# Really odd habit, could this be a disorder?



## howmuchforhappy (Nov 1, 2010)

...


----------



## pancake (Nov 26, 2009)

Talk about odd quirks








I habitually tuck my thumb into my palm - maybe a security thing?
It sounds like your odd habit is a way to take yourself away, like you said yourself, you zone.

I think everybody has odd little habits like this. 
When something negative happens I perform repetetive tasks - displacement activities. For instance after my husband and I have an argument I can't stop picking up fluff off the carpet or I sort something else in my view by size or something similarly nonsensical. I can't keep my attention on anything else.

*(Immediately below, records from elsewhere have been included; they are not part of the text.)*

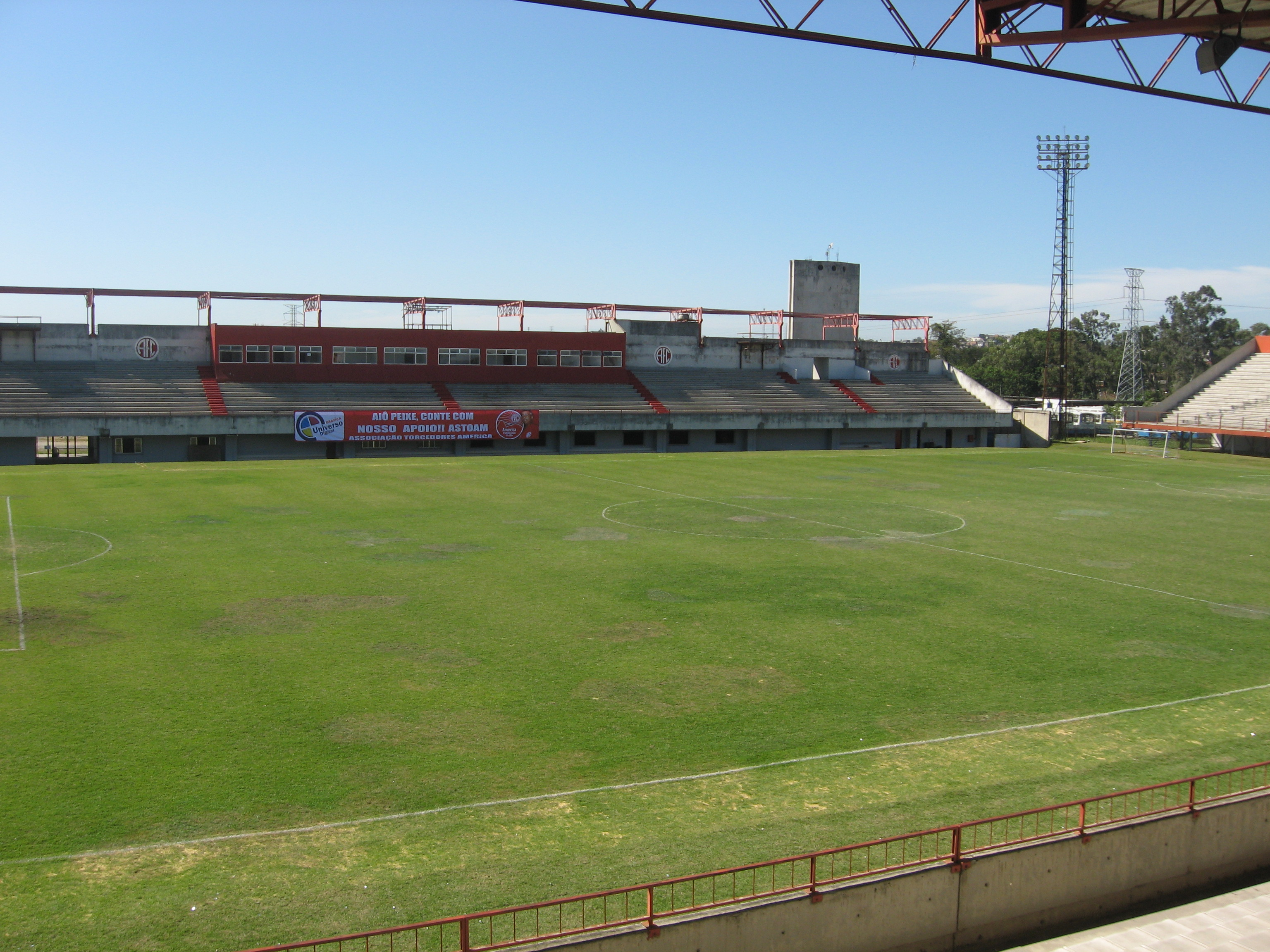 Estádio Giulite Coutinho, localizado em Mesquita, pertencente ao América FC.
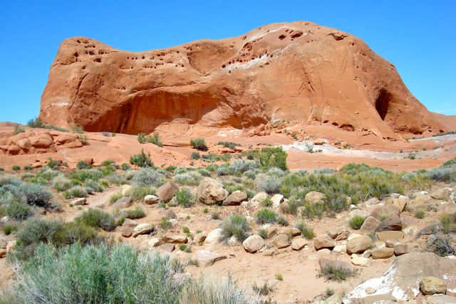 Dance Hall Rock from parking lot
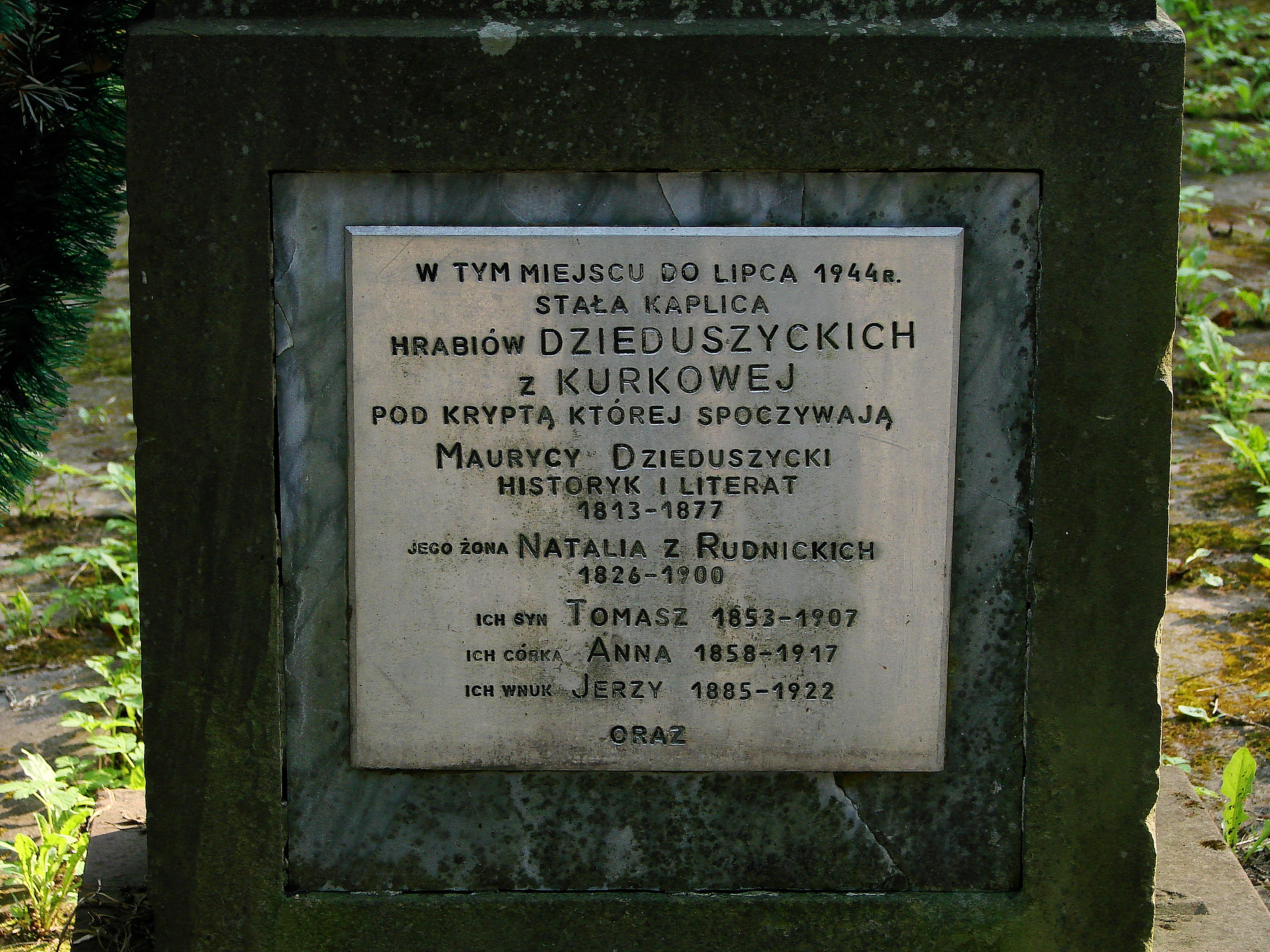 Пам'ятна таблиця на місці каплиці Дідушишицьких. Личаківський цвинтар , поле № 72.
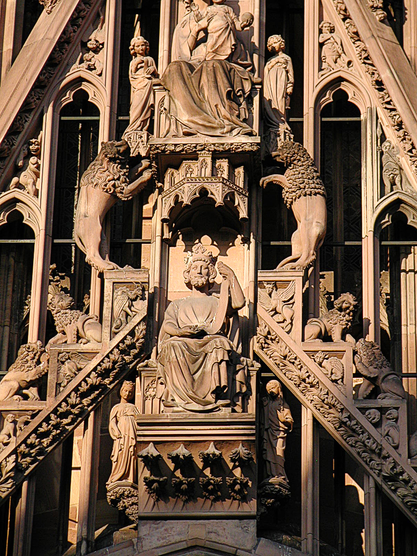 Straßburg
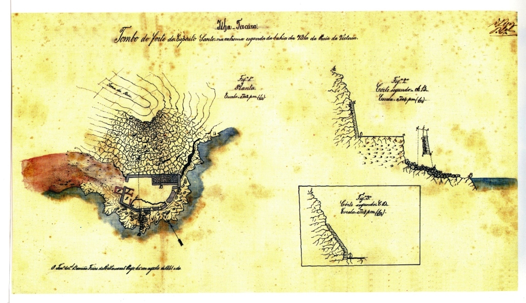 "Tombo do forte do Espírito Santo na extrema esquerda..." Ilha Terceira (Açores), Portugal.
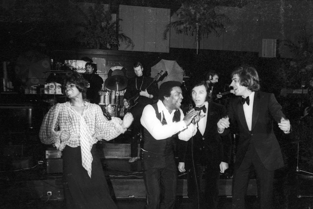 Staraufgebot auf der Bühne. V.l. Marcia, Roberto Blanco, Karel Gott und Bata Illic, begleitet von der Star-Combo, bestreiten das Finale.

In another situation I might not use displacement activities at all. Instead I might eventually become aware of the fact that I am rocking myself and feel tranced out. Ready for some vivid day dreaming while staring at a wall and as I wonder how I got here I find only rudimentary memory of what happened to leave me in this state in the first place.

Either way, it is not so odd as you may think. I've shared houses and I never met anybody who doesn't turn out to have some really strange habits once you get up close


----------



## babybowrain (Aug 24, 2010)

It's really hard for me to tell what it is cause im not a psychiatrist or psychologist or a doctor. Anyway I have the pacing thing too. As a kid I'd pace a lot and daydream when there was no one around, now I just pace for like a minute and catch myself and stop.


----------